**Try it:**
Please return only the lines from the one holding "mapa de Herzegovina en Europa" through the one holding "el nuevo centro", exactly as they appear in the records below, both ends included.

**Information given:**
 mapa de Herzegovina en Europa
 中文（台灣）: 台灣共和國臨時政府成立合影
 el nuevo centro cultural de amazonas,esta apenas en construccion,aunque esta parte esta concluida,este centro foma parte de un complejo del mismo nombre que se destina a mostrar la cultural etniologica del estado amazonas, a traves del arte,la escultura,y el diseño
==
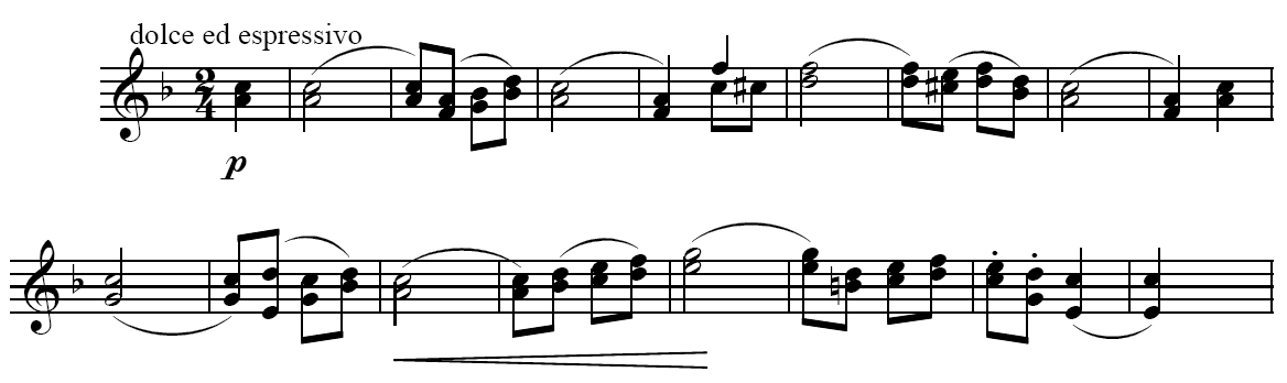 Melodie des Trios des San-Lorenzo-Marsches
==
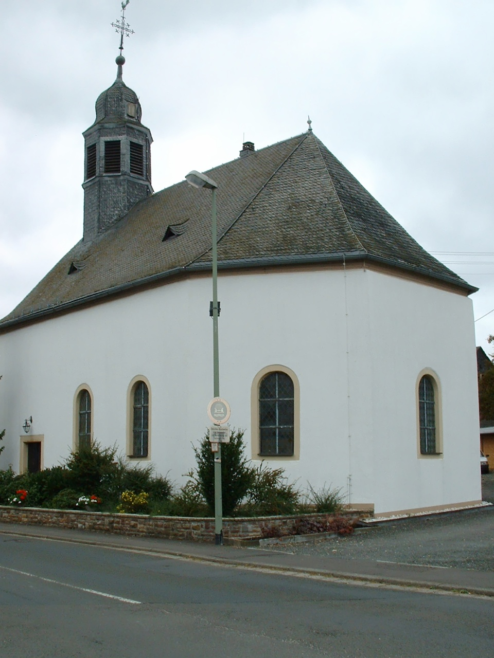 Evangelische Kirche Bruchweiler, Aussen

**Output of the task:**
 mapa de Herzegovina en Europa
 中文（台灣）: 台灣共和國臨時政府成立合影
 el nuevo centro cultural de amazonas,esta apenas en construccion,aunque esta parte esta concluida,este centro foma parte de un complejo del mismo nombre que se destina a mostrar la cultural etniologica del estado amazonas, a traves del arte,la escultura,y el diseño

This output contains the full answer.